04/02/2026
In May 2021, Bashir Mohamed Mohamud, a 36-year-old Somali-American structural engineer, was the picture of the Kenyan dream. His company, Infinity Development Limited, was winning multi-million shilling government contracts, including high-profile projects like the construction of the Uhuru Market in Nairobi. He drove a slate-grey Range Rover, lived in the upscale Lavington area, and was awaiting the birth of his child. He was a man of logic, blueprints, and concrete.
But in Nairobi, the more visible your success, the more invisible your enemies become.

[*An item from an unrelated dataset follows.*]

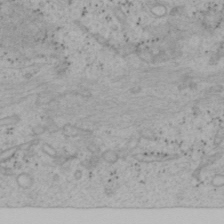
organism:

On the evening of May 13, Bashir was spotted at Miale Lounge in Lavington. CCTV footage—the ghost-like narrator of so many Kenyan tragedies—captured him leaving the premises in high spirits. He even tipped the security guards, a final act of generosity before he stepped into his vehicle. As he drove away, the footage showed his Range Rover being obstructed by another vehicle. It was a brief moment of friction that looked like a common traffic snag.
It was the last time he was seen alive.
What followed was a sequence of events so surgical and chilling it sent shivers through the business community. Within an hour of his disappearance, Bashir’s Range Rover was found in the Kibiku area of Ngong—not abandoned, but completely incinerated. In a move that baffled investigators, the charred shell of the luxury SUV was evacuated from the scene by "unknown persons" in a matter of minutes, before the police could even secure the area. It was as if a "clean-up crew" was working in tandem with the darkness.
For nine days, his family lived in a limbo of hope and prayer. Then, the silence was broken by a grim discovery 130 kilometers away. Bashir’s body was found on the banks of River Nyamindi in Kirinyaga County. The autopsy revealed a story of unimaginable cruelty: he had been tortured, his body bore the marks of a car's cigarette lighter, and he had finally been strangled.
The "blueprint" of Bashir’s life was shredded. No money was stolen from his accounts, and his expensive watch was still on his wrist. This wasn't a robbery; it was a message. To this day, the motive remains a subject of hushed whispers in the corridors of power. Was it a tender deal gone sour? Was it a case of mistaken identity in the murky world of regional geopolitics? Or did he simply know too much about how the "concrete" of Nairobi is truly poured?
Bashir Mohamed Mohamud remains an echo—a reminder that in the high-stakes game of Kenyan infrastructure, the most dangerous thing you can build is a profile that stands too tall.